Work to be completed: Pictures stay out of the answer, but every line of the material must be restated exactly.

Given data:
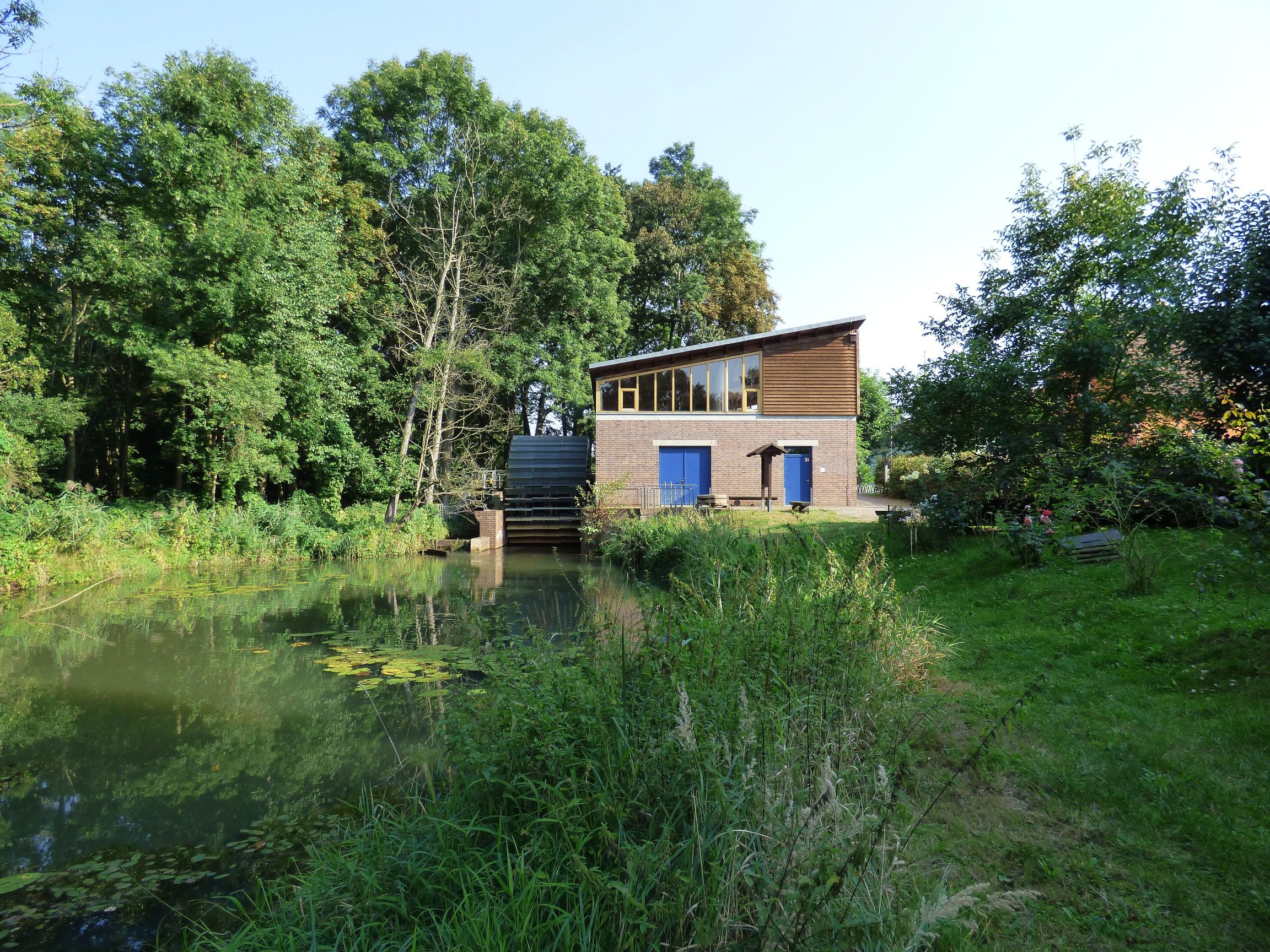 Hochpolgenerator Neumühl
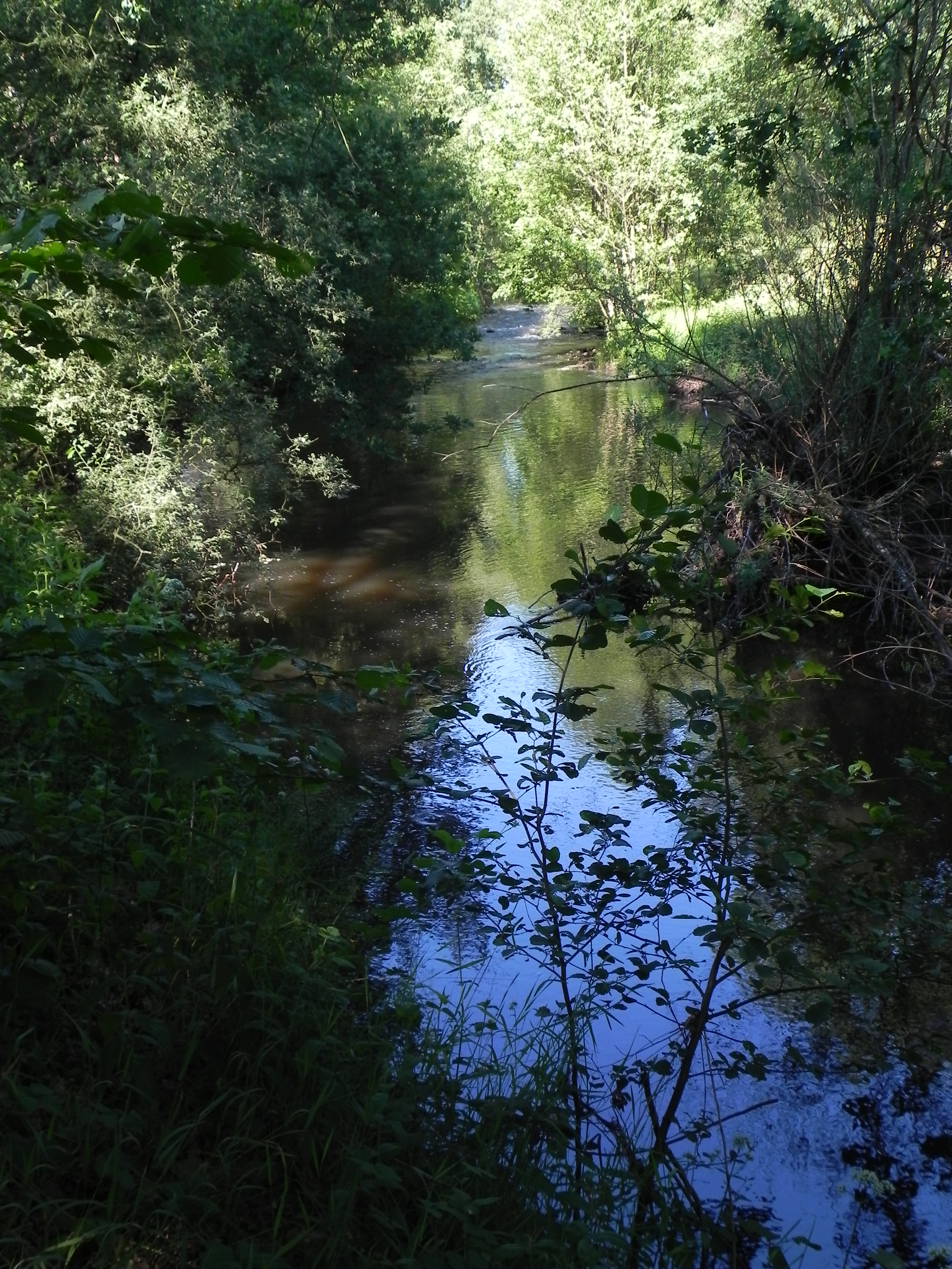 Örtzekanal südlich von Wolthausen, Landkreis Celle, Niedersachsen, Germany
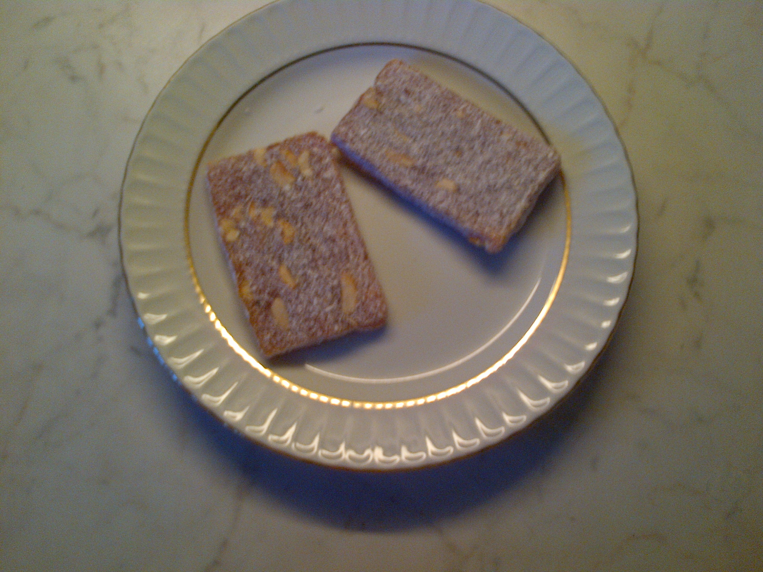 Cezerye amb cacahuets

Result of the exercise:
 Hochpolgenerator Neumühl
 Örtzekanal südlich von Wolthausen, Landkreis Celle, Niedersachsen, Germany
 Cezerye amb cacahuets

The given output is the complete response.